■ **EXERCISE REQUIREMENTS**
Look below for the line containing "Le carreau du puits Notre-Dame." and the line containing "Fotografia do Sistema"; repeat exactly those two lines and all lines between them, and nothing else.
-- SUPPLIED INFORMATION follows --
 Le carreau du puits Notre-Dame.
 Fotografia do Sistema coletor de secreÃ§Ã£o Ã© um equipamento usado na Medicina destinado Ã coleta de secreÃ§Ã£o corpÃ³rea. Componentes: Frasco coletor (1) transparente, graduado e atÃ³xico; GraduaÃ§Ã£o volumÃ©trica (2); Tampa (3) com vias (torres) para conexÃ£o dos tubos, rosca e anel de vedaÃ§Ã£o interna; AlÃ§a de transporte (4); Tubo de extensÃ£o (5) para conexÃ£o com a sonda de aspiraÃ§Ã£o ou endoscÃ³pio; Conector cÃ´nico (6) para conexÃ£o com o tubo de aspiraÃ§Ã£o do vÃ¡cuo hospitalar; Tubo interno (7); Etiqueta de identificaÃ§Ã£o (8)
-- SUPPLIED INFORMATION concluded --
-- SUPPLIED INFORMATION follows --
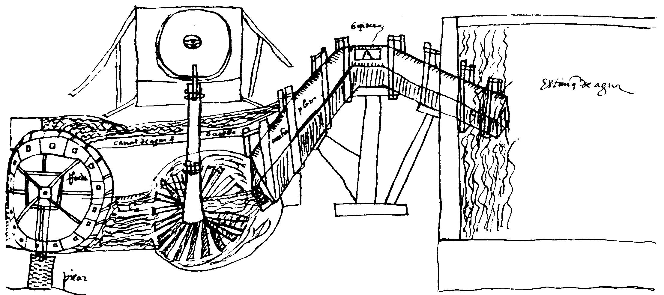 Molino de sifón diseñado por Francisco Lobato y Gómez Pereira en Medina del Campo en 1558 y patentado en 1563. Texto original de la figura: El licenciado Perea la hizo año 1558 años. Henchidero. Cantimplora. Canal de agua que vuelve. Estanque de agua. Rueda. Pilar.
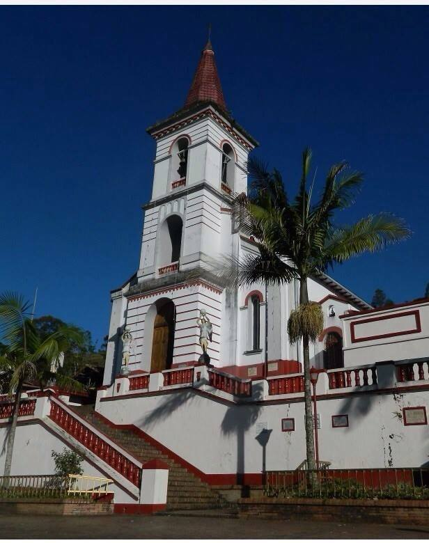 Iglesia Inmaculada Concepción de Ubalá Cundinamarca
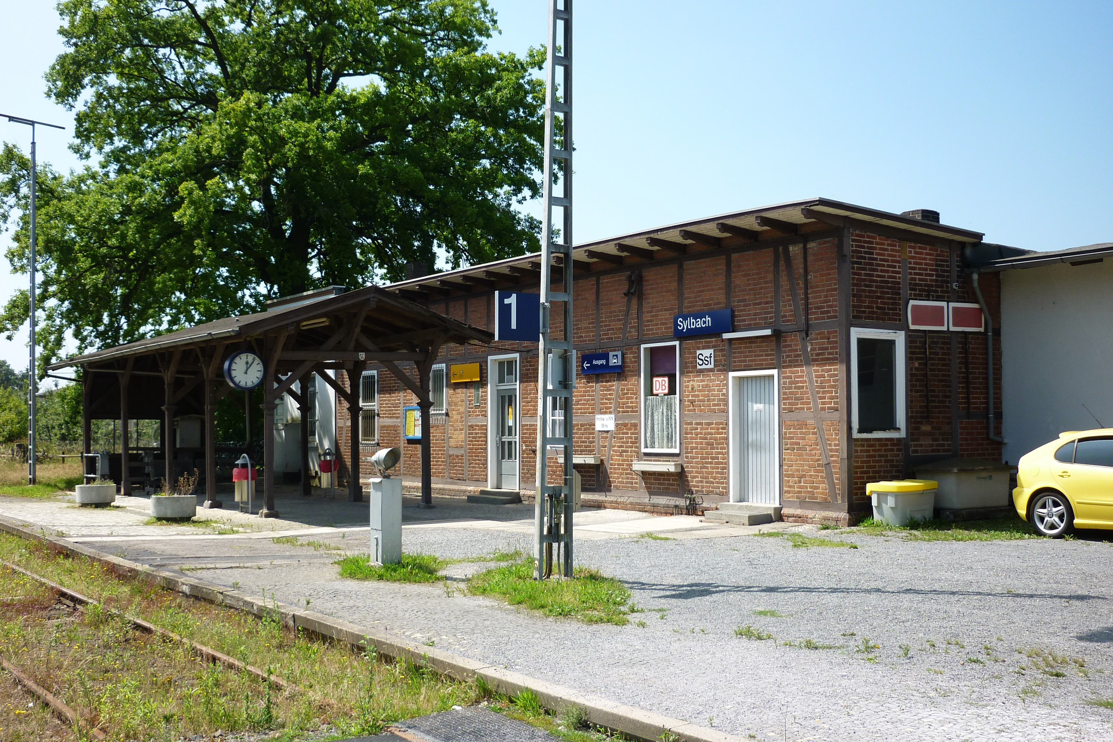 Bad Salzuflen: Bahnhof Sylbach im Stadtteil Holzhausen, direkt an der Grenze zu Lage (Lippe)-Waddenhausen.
-- SUPPLIED INFORMATION concluded --
-- SUPPLIED INFORMATION follows --
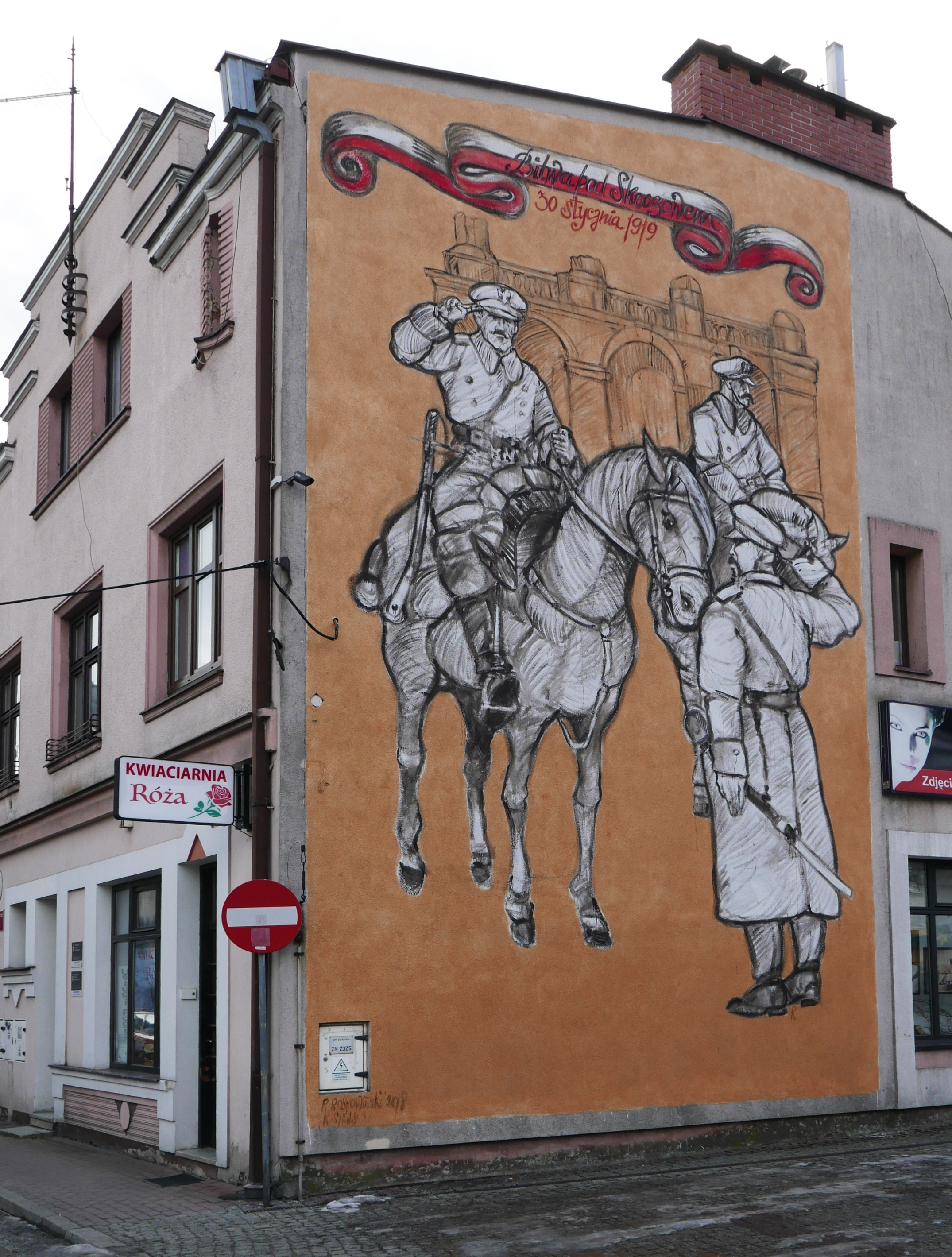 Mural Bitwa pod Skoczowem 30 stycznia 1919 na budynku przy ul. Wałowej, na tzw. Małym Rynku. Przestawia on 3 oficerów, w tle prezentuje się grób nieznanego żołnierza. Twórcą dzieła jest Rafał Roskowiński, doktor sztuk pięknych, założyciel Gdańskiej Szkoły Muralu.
-- SUPPLIED INFORMATION concluded --
■ **SOLUTION BELOW**
 Le carreau du puits Notre-Dame.
 Fotografia do Sistema coletor de secreÃ§Ã£o Ã© um equipamento usado na Medicina destinado Ã coleta de secreÃ§Ã£o corpÃ³rea. Componentes: Frasco coletor (1) transparente, graduado e atÃ³xico; GraduaÃ§Ã£o volumÃ©trica (2); Tampa (3) com vias (torres) para conexÃ£o dos tubos, rosca e anel de vedaÃ§Ã£o interna; AlÃ§a de transporte (4); Tubo de extensÃ£o (5) para conexÃ£o com a sonda de aspiraÃ§Ã£o ou endoscÃ³pio; Conector cÃ´nico (6) para conexÃ£o com o tubo de aspiraÃ§Ã£o do vÃ¡cuo hospitalar; Tubo interno (7); Etiqueta de identificaÃ§Ã£o (8)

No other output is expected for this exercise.